In most cases, the diagnosis can be made just by looking at them. It should be easy to tell the difference between pearly penile papules and other skin disorders like viral warts. If the bumps are thought to be dangerous, some tissue can be biopsied to confirm the diagnosis.

What Are The Treatment Options for PPP?

Since the papules do not cause any health problems, health care providers tend to choose to leave PPP alone. It is important to remember to not pick or pop them, and never use an over-the-counter “wart remover” on your penis. These medications are not meant to be used on the penis and can cause significant skin irritation and scarring.

Despite the fact that no medical intervention is required, hirsutoid papillomas can be treated. You can choose between these treatment modalities if the illness causes significant psychological distress to you:

  • Cryotherapy: extreme temperatures are used to freeze and kill tissue in specific locations. It’s most commonly used to remove cancerous tumours, although it can also be used to remove benign growths like pearly penile papules.
  • Laser surgery: infrared rays are used to create heat damage and destroy skin cells in this procedure. It is used to get rid of blemishes and smooth the skin.
  • Radiofrequency surgery: free radicals, which are chemicals that can harm healthy cells, are produced by targeted radiation. The cells of the papules are attacked by free radicals, causing them to fade away.
  • Excisional surgery: each papule is removed separately by a surgeon using standard equipment such as a scalpel. This method is more likely to cause scarring than the others.

All of the procedures mentioned above are considered having minimal risk and can be done in the clinic under local anaesthesia or numbing medication. All surgical procedures, however, have their own risks and benefits. Before you undergo any procedure, be sure you know exactly what you’re getting yourself into and how long it will take you to recover.
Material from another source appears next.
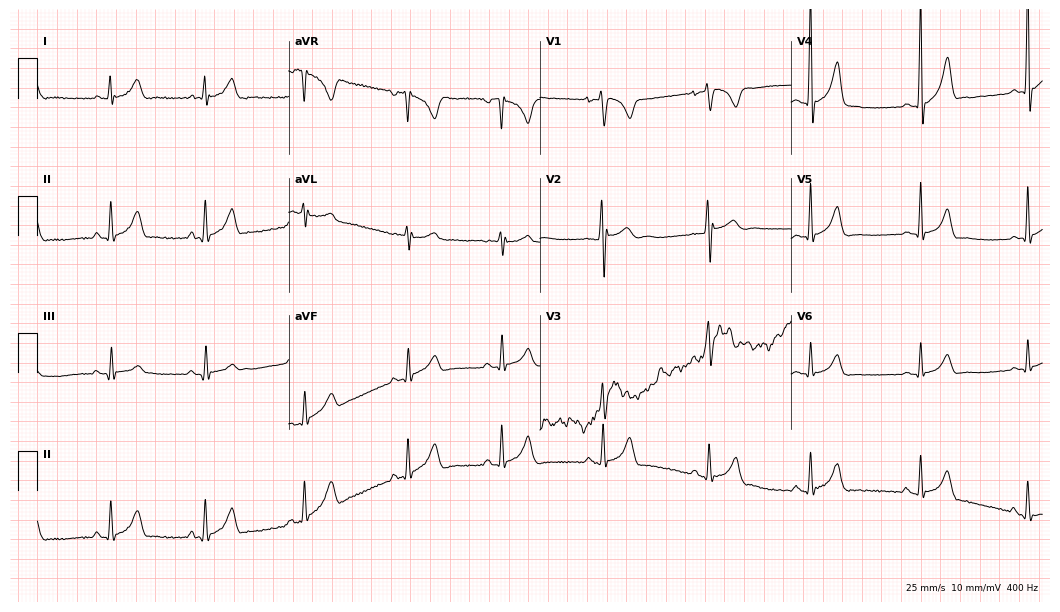
Resting 12-lead electrocardiogram. Patient: a male, 20 years old. None of these six findings is recorded: first-degree AV block, right bundle branch block, left bundle branch block, sinus bradycardia, atrial fibrillation, sinus tachycardia.

Is There a Way to Prevent PPP?

There are no proven ways to avoid PPP from developing. They aren’t caused by any of your lifestyle choices. Although they are more common among men who have not been circumcised, circumcision does not guarantee that the bumps will not occur in the future.

Is There a Home Treatment That I Can Buy to Treat PPP Myself?

You might be tempted to use over-the-counter topical ointments or DIY therapies like scrubbing the papules with toothpaste or lemon juice.

For warts and callouses, there are a variety of home remedies available, including acids and medication. These, on the other hand, are not safe and should be avoided because they might cause major penis irritation. In any event, we recommend consulting a doctor before attempting any home remedy.